The main objective of this study is to build and evaluate an MRI autosegmentation model in RayStation for brain OARs. We also investigate the impact of contour editing prior to training on model performance. We assess geometric and dosimetric quality, to ascertain clinical usability.
Material and Methods
41 glioma patients were randomly selected for model training and validation. OARs for autosegmentation were brainstem, cochlea, orbits, lenses, optic chiasm, optic nerves, lacrimal glands, and pituitary gland. OARs were contoured according to a clinical consensus atlas.
MRI autosegmentation models were trained using a 3D U-net architecture (RayStation 11A - Raysearch). Three models were trained, using: i) Original clinical contours from planning CT, rigidly registered to T1-weighted gadolinium enhanced MRI (MRI unedited). ii) Original clinical contours edited on CT, to adhere to the local guidelines (CTe-MRI). iii) CT-edited clinical contours further edited based on the MRI anatomy (MRIe-MRI).
The performance of the three models was geometrically and dosimetrically, evaluated and compared to the gold standard (clinical contour edited on MRI) Dice similarity coefficient (DSC), and mean distance to agreement (MDA) were used for geometric evaluation. D1%, D5%, D50%, and maximum dose metrics were used for dosimetric evaluation. Models were compared by paired Student’s T-testing.
Results
The MRIe-MRI model successfully segmented more OARs, with higher DSC (10/13 OARs) and lower MDA, except for lacrimal glands, where CTe-MRI performed better. Paired T-test for DSC showed pituitary, orbits, optic nerves, and optic chiasm were significantly improved for MRIe-MRI vs. CTe-MRI. Also, it showed pituitary, orbits, optic nerves, and left lens was statistically different after comparing the MRIe-MRI model to MRI unedited model.
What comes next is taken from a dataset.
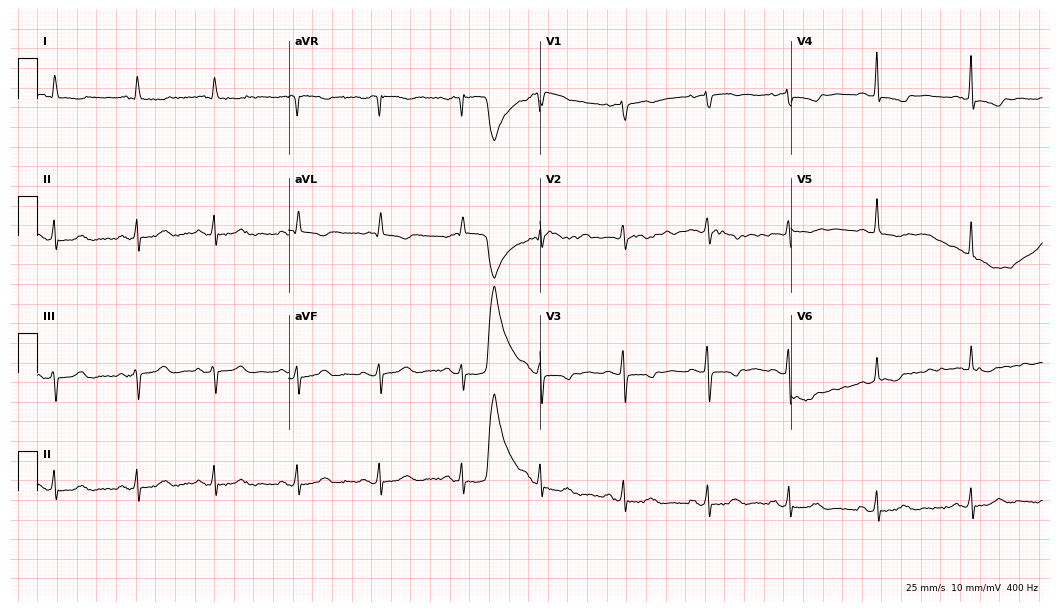
Electrocardiogram, a 77-year-old female. Of the six screened findings (first-degree AV block, right bundle branch block (RBBB), left bundle branch block (LBBB), sinus bradycardia, atrial fibrillation (AF), sinus tachycardia), none is recorded.

Where less than 6 cases were successfully segmented, the model segmenting more cases was preferred. MRIe-MRI model segmented more cochlea and lenses. CTe-MRI segmented more lacrimal glands.
There was no statistically significant dosimetric difference between the models and only weak correlation between geometric and dosimetric measures.
Conclusion
MRI deep learning auto segmentation of brain OARs can segment all OARs except the lacrimal glands, which are hard to visualise on MRI. Editing clinical contours on MRI before model training improves performance. Implementing an MRI deep learning auto-segmentation in the RT pathway will improve contour consistency and efficiency but requires careful editing of OARs on MRI.